Breeze Guard 26: Taiwanese Mandarin Safety Classifier
Breeze Guard 26, developed by MediaTek Research, is an 8 billion parameter safety classifier built upon the Breeze 2 8B Instruct model. It is specifically fine-tuned with 12,000 human-verified samples to detect harmful content in user prompts, focusing on Taiwan-specific safety risks. While primarily optimized for Taiwanese Mandarin, it also offers reasonable English support.
Key Capabilities
- Prompt-level Harmfulness Detection: Identifies unsafe content directly in user inputs.

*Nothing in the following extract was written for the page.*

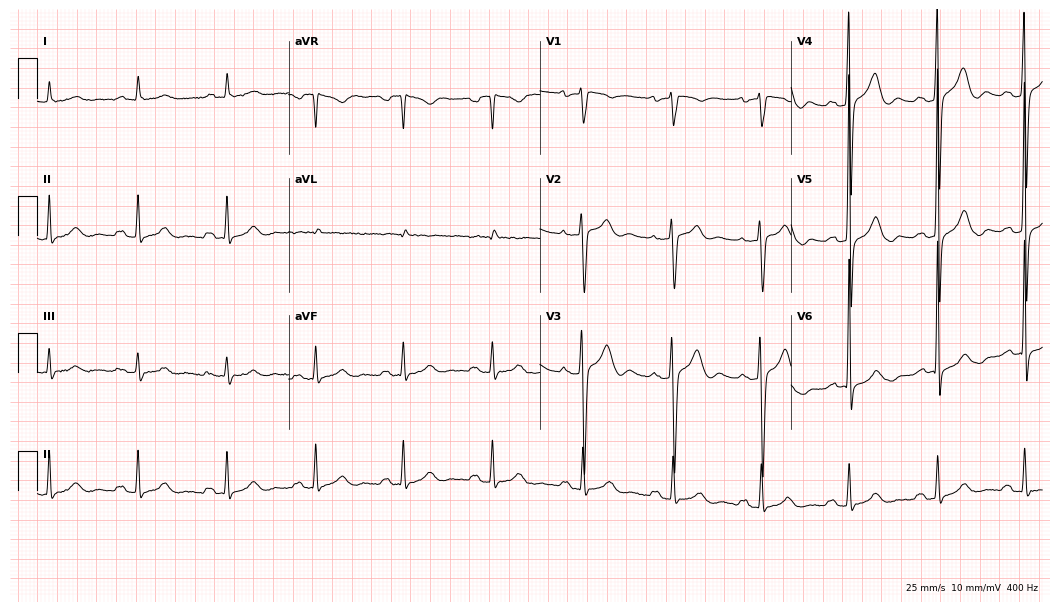
12-lead ECG from a man, 69 years old. No first-degree AV block, right bundle branch block (RBBB), left bundle branch block (LBBB), sinus bradycardia, atrial fibrillation (AF) or sinus tachycardia recorded for this tracing. Only these six findings were labelled.

- Taiwan-Specific Risk Categories: Trained to detect six categories relevant to Taiwan:
scam, fin_malpractice (illegal finance), health_misinfo (health misinformation), gender_bias, group_hate (ethnic/religious/regional hate speech), and pol_manipulation (political disinformation). - Dual Inference Modes: Supports a 'thinking mode' (
judge{think}) for explainable Chain-of-Thought reasoning, and a 'non-thinking mode' (judge{no_think}) for low-latency, direct safety verdicts. - Performance: Achieves strong results on the TS-Bench (Taiwan Safety Benchmark), with an overall score of 0.86 in non-thinking mode, outperforming Granite Guardian 3.3.
Use Cases
- Content Moderation: Ideal for filtering user-generated content in applications targeting Taiwanese users.
- Fraud Detection: Particularly effective at identifying scam attempts and financial malpractice in Mandarin text.
- Explainable AI: The 'thinking mode' is valuable for scenarios requiring transparency in safety classifications.
- High-Throughput Applications: The 'non-thinking mode' is suitable for real-time or batch processing where speed is critical.
Limitations
- May exhibit over-sensitivity, potentially flagging legitimate content.
- Performance is lower for English content compared to Taiwanese Mandarin.
- Limited to prompt-level detection; does not evaluate model responses.
- Only covers six predefined risk categories, potentially missing novel harm types.